_Brief_
Give the entries again exactly. Skip the pictures.
***
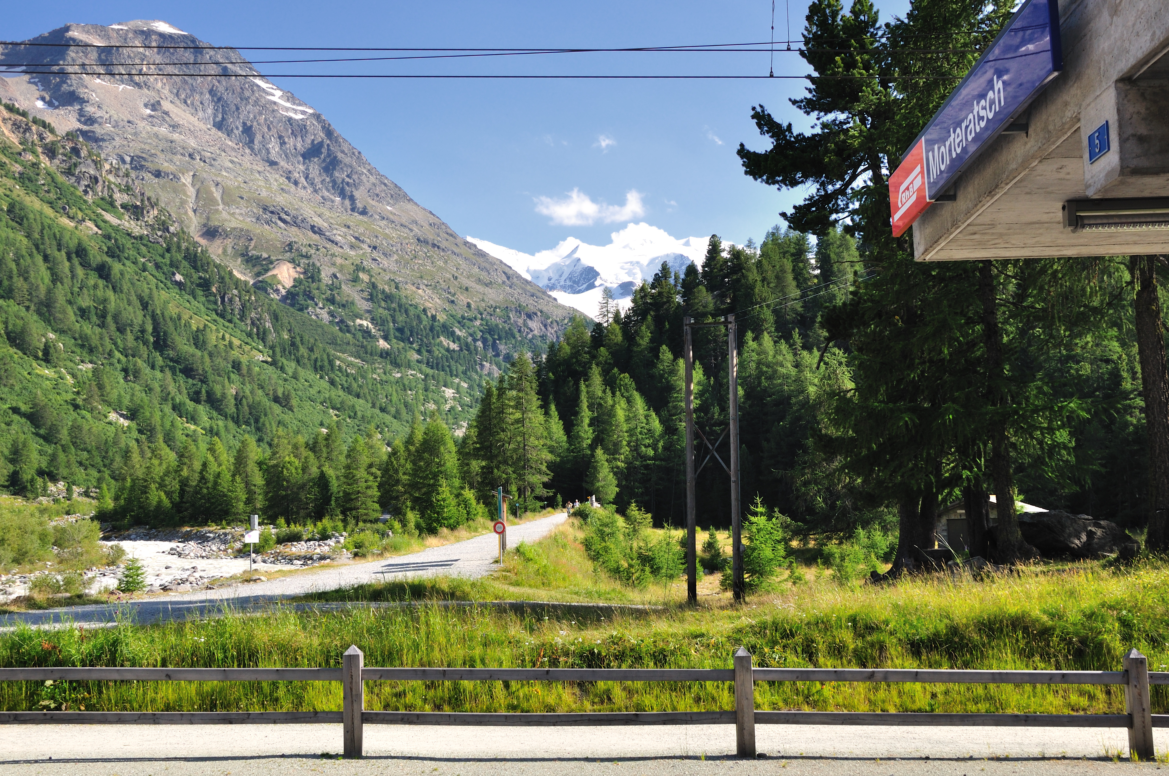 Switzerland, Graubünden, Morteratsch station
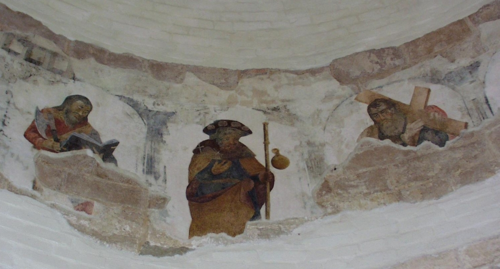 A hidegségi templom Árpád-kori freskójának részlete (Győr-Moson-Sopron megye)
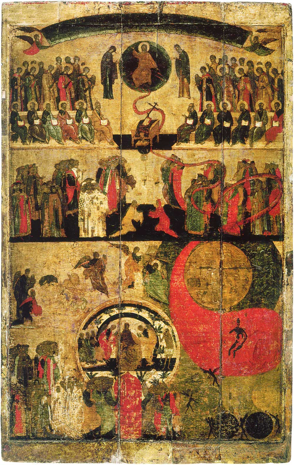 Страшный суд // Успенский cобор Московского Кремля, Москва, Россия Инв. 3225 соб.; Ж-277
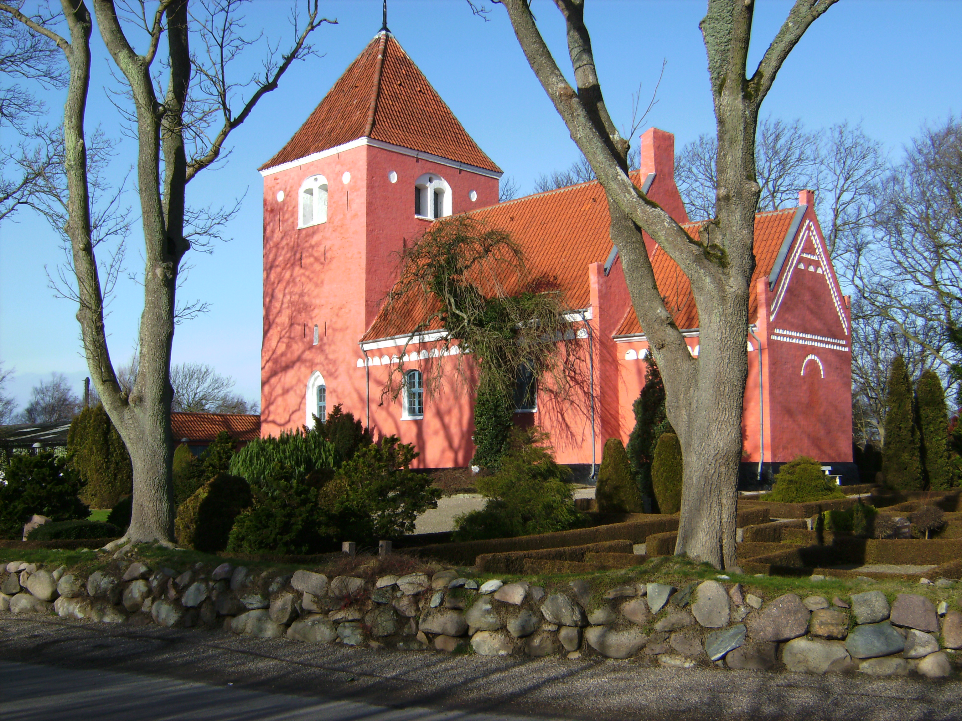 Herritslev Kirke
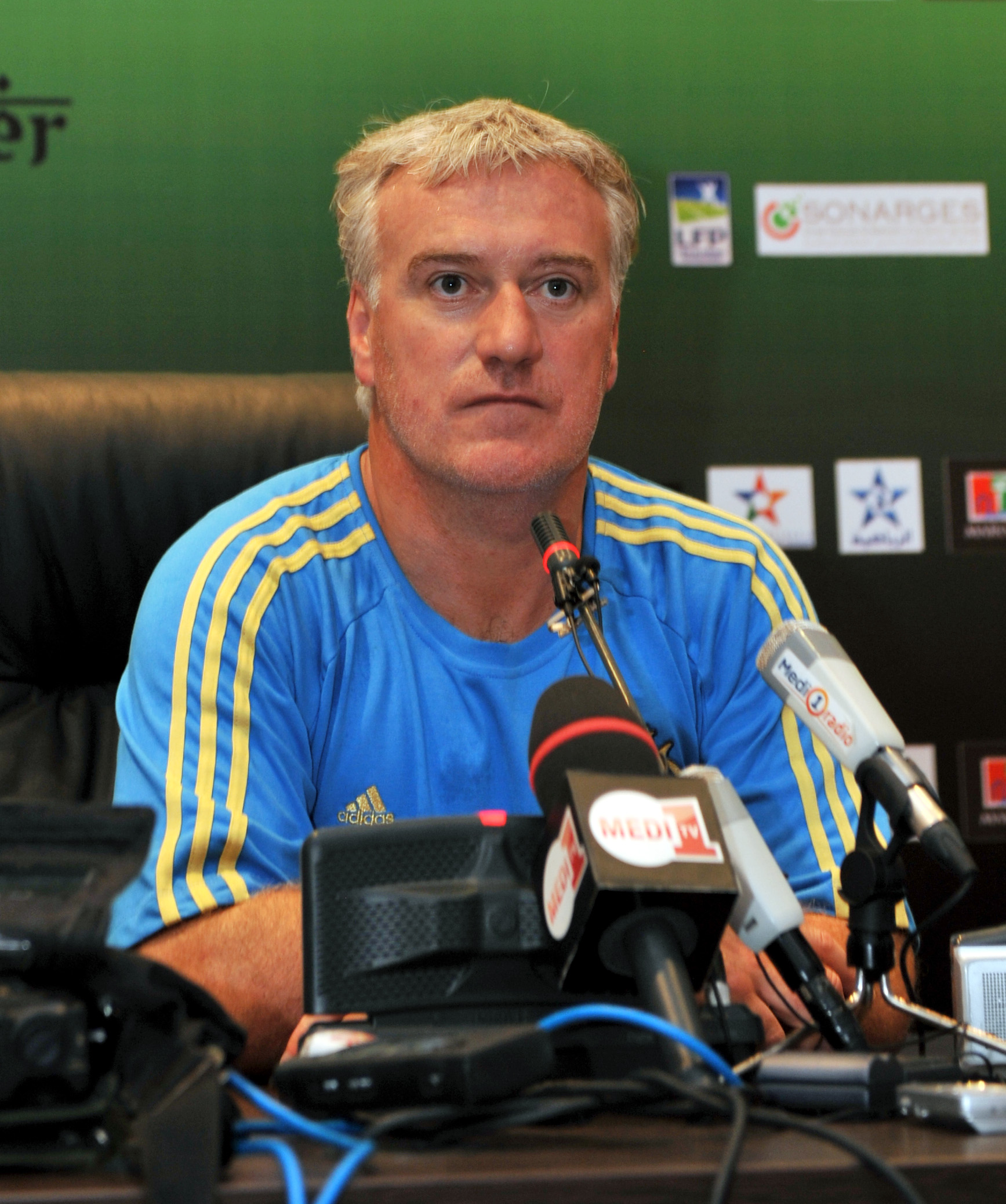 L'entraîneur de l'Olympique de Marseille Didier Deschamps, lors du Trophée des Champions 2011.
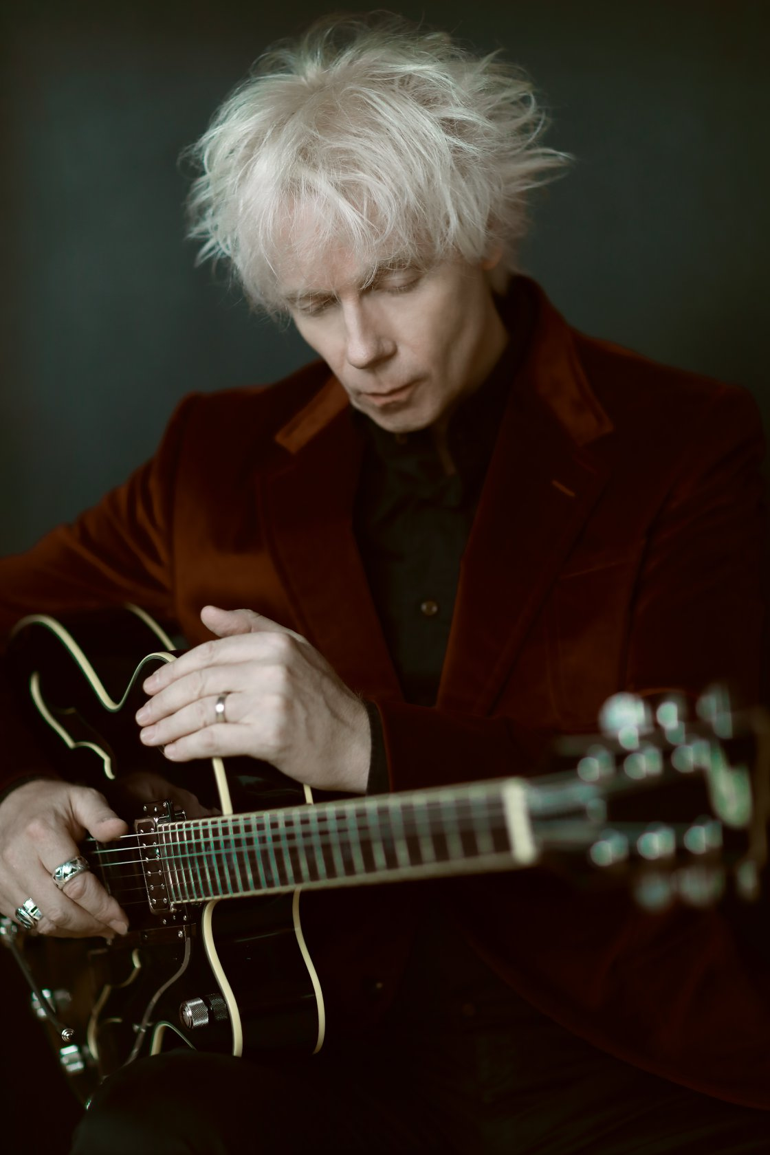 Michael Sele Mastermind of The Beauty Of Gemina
***
_Output for this exercise_
 Switzerland, Graubünden, Morteratsch station
 A hidegségi templom Árpád-kori freskójának részlete (Győr-Moson-Sopron megye)
 Страшный суд // Успенский cобор Московского Кремля, Москва, Россия Инв. 3225 соб.; Ж-277
 Herritslev Kirke
 L'entraîneur de l'Olympique de Marseille Didier Deschamps, lors du Trophée des Champions 2011.
 Michael Sele Mastermind of The Beauty Of Gemina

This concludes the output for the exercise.